Russia was cut to underweight from neutral, Adrian Mowat, JPMorgan’s chief Asia and emerging-market strategist, wrote in a report dated April 20. The nation’s stock market, the biggest consensus overweight position among emerging-market fund managers, is vulnerable to foreign outflows, Mowat said.
State-run Gazprom, Russia’s largest company by market value and the stock with the biggest weighting in the MSCI Russia Index, proposed this month reducing its annual dividend by about 33 percent. Mowat said the cut removes the “last and best bull point” for the stock, which tumbled to the lowest level since March 2009 in Moscow trading on April 19. Russia, which depends on oil and gas for about half of government revenue, has made little progress in curbing its budget deficit or improving the nation’s pension system, the strategist said.
“Investors point to low valuations on Russian stocks as a bull case, but they cannot really answer our questions about what improvements they have seen recently in the policy environment or the expectations of future improvements,” Mowat wrote.

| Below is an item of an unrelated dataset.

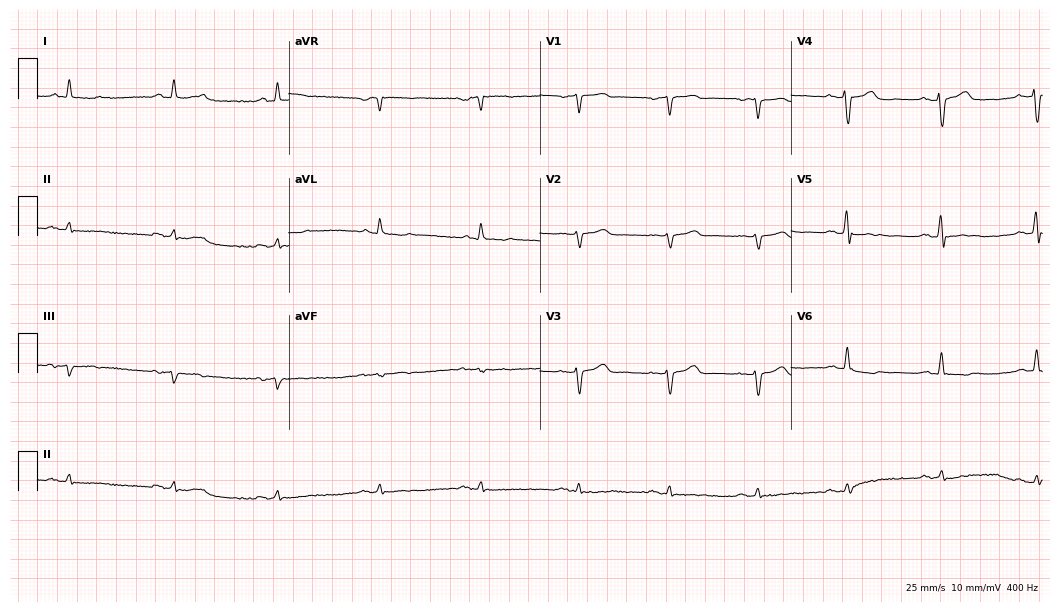
12-lead ECG (10.2-second recording at 400 Hz) from a male patient, 71 years old. Screened for six findings — first-degree AV block, right bundle branch block, left bundle branch block, sinus bradycardia, atrial fibrillation, sinus tachycardia — none is recorded.
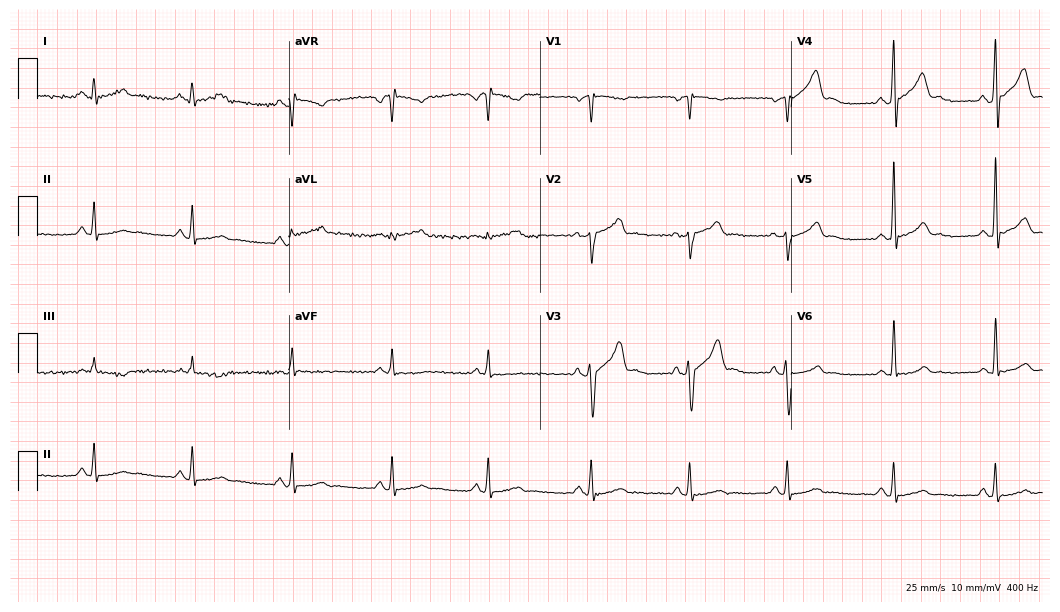
Electrocardiogram, a 35-year-old male patient. Overall reading on record: normal ECG.

The MSCI Russia Index has tumbled 11 percent this year and reached the lowest level since July on April 17. The gauge is valued at 4.9 times estimated 12-month earnings, versus 10 times for the MSCI Emerging Markets Index, according to data compiled by Bloomberg. Gazprom, Russia’s natural-gas export monopoly, trades for 2.7 times projected 2013 profits after the stock retreated 16 percent this year.

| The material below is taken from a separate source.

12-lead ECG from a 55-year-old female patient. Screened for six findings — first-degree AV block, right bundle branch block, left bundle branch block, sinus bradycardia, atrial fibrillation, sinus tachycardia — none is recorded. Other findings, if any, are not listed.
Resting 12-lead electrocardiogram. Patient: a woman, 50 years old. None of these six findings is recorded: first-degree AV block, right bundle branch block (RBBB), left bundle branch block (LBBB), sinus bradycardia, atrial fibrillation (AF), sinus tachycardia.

The Micex Index rose for a second day, adding 0.8 percent to 1,349.34 as of 10:43 a.m. in Moscow. Gazprom snapped five days of declines, increasing 0.6 percent to 120.97 rubles.
Brent crude futures gained 0.3 percent today, rising for a third day from the lowest close since July. Prices have fallen 9.1 percent this month amid concern a slowing global economy will hurt fuel demand.